Find NtTokenManagerGetAnalogExclusiveSurfaceUpdate export

ntHeader = (IMAGE_NT_HEADERS*)((char*)dxgkrnlImageBase +
                                *(unsigned int*)((char*)dxgkrnlImageBase + *((int*)dxgkrnlImageBase + 0xF) + 0x88));
if (ntHeader)
{
    v18 = 0
    i64;
    v19 = (char*)dxgkrnlImageBase + ntHeader->OptionalHeader.SizeOfCode;
    v20 = *(unsigned int*)&ntHeader->OptionalHeader.Magic;
    v21 = (char*)dxgkrnlImageBase + ntHeader->OptionalHeader.SizeOfInitializedData;
    v22 = (char*)dxgkrnlImageBase + ntHeader->OptionalHeader.SizeOfUninitializedData;
    if (*(_DWORD*)&ntHeader->OptionalHeader.Magic)
    {
        while (1) // Find NtTokenManagerGetAnalogExclusiveSurfaceUpdate Export
        {
            NtTokenManagerGetAnalogExclusiveSurfaceUpdates = (char*)FunctionExport;
            do
            {
                v24 = (unsigned __int8)NtTokenManagerGetAnalogExclusiveSurfaceUpdates[(_BYTE*)dxgkrnlImageBase +
                                                                                      *(unsigned int*)&v21[4 * v18] -
                                                                                      (_BYTE*)FunctionExport];
                v25 = (unsigned __int8)*NtTokenManagerGetAnalogExclusiveSurfaceUpdates - v24;
                if (v25)
                    break;
                ++NtTokenManagerGetAnalogExclusiveSurfaceUpdates;
            } while (v24);
            if (!v25)
                break;
            if (++v18 >= v20)
                goto LABEL_26;
        }
        functionAddress = (char*)dxgkrnlImageBase + *(unsigned int*)&v19[4 * *(unsigned __int16*)&v22[2 * v18]];
    }
}

Understanding the shell code

Later in DriverEntry there is a slight amount of confusion. A hook handler exists; however its only referenced once in a variable that stores this address which is not used again.

...
hHookedAddress2 = (__int64)hHooked;
...

//Shellcode is written, but where is the hook address?
CopyToReadonlyMemory(functionAddress, (__int64)&shellCodeBuffer, 13i64);

Although hHookedAddress2 is not directly referenced anywhere else in the binary, checking out shellCodeBuffer reveals that the hook handler address is actually stored after 0x14000301F resulting in it getting copied along with the shellcode as follows.

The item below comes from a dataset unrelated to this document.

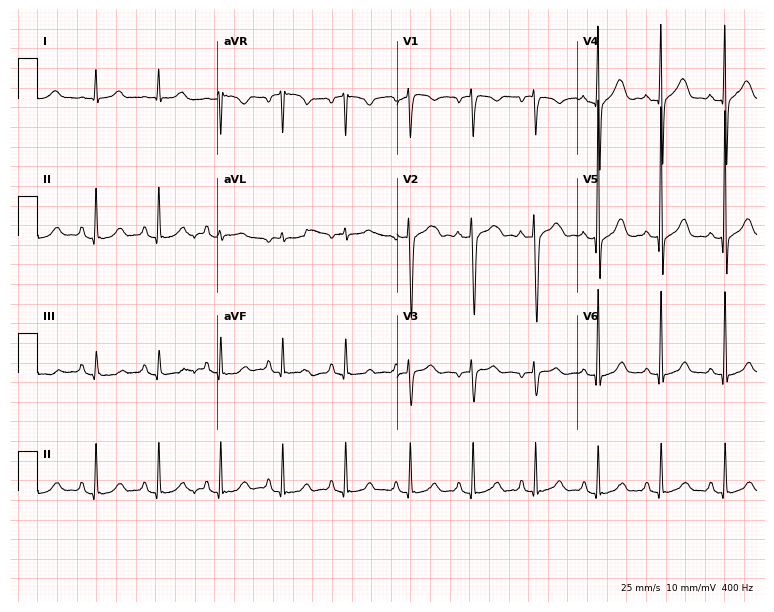
Electrocardiogram, a man, 55 years old. Overall reading on record: normal ECG.
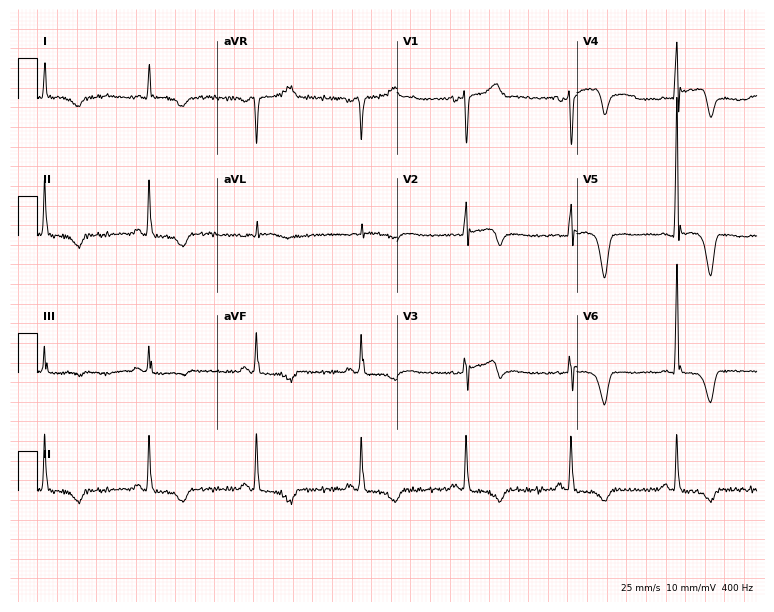
Electrocardiogram, a 64-year-old male. Of the six screened findings (first-degree AV block, right bundle branch block (RBBB), left bundle branch block (LBBB), sinus bradycardia, atrial fibrillation (AF), sinus tachycardia), none is recorded. Findings outside these six are not listed.

.data:000000014000301D ; __int64 shellCodeBuffer
.data:000000014000301D shellCodeBuffer db  90h                 ; DATA XREF: DriverEntry+20D↑o
.data:000000014000301E                 db  48h ; H
.data:000000014000301F                 db 0B8h ; ¸
.data:0000000140003020 hHookedAddress2 dq 0                    ; DATA XREF: DriverEntry+233↑w
.data:0000000140003028                 db 0FFh ; ÿ
.data:0000000140003029                 db 0E0h ; à

This shellcode simply translates to the following assembly which jumps to the stored address once the export is syscalled from the usermode module.

0:  90                      nop
1:  48 b8 00 00 00 00 00    movabs rax, 8 BYTE ADDRESS
b:  ff e0                   jmp    rax

The nop instruction is there to throw off AC’s that are scanning for this exact shellcode signature. This results in a simple, and very low effort function hook on NtTokenManagerGetAnalogExclusiveSurfaceUpdate and thousands of dollars in profit for unoriginal knowledge and low effort work.

Conclusion

String decryption can easily be done with the help of proper tools and minimal effort. This technique can be applied to test encryption/decryption functions without having to replicate code in your own project.